Fluid limits to analyze long-term flow rates of a stochastic network with ingress discarding

TL;DR

This paper introduces a fluid limit approach to analyze long-term flow rates in a stochastic multiclass queuing network with ingress discarding, demonstrating how threshold-based control can achieve target flow rates.

Contribution

The paper develops a fluid model framework for analyzing a rate control scheme in multiclass networks, showing how high thresholds ensure flow rates approach targets.

Findings

Flow rates can be made arbitrarily close to target rates with high thresholds.

Fluid model stability implies stochastic network performance convergence.

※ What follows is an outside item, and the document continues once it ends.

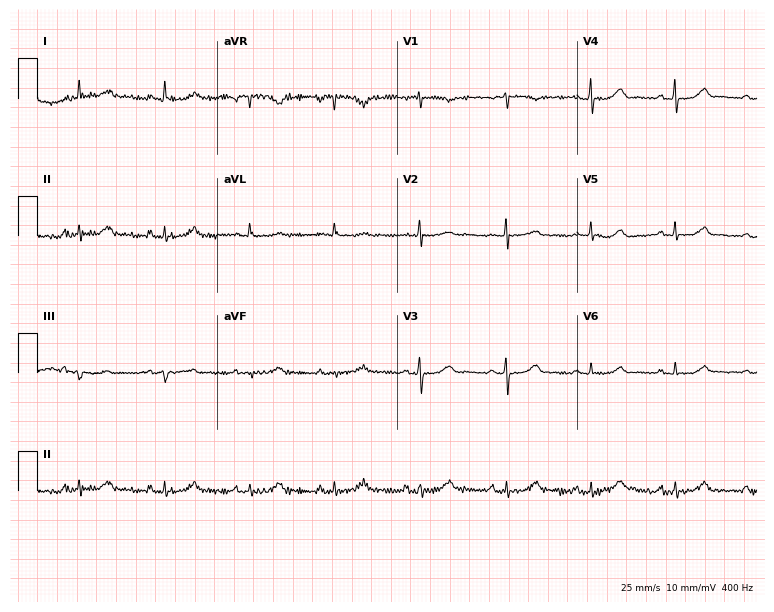
12-lead ECG (7.3-second recording at 400 Hz) from a woman, 71 years old. Labelled as a normal ECG.

Application to a network switch demonstrates practical relevance.

Abstract

We study a simple rate control scheme for a multiclass queuing network for which customers are partitioned into distinct flows that are queued separately at each station. The control scheme discards customers that arrive to the network ingress whenever any one of the flow's queues throughout the network holds more than a specified threshold number of customers. We prove that if the state of a corresponding fluid model tends to a set where the flow rates are equal to target rates, then there exist sufficiently high thresholds that make the long-term average flow rates of the stochastic network arbitrarily close to these target rates. The same techniques could be used to study other control schemes. To illustrate the application of our results, we analyze a network resembling a 2-input, 2-output communications network switch.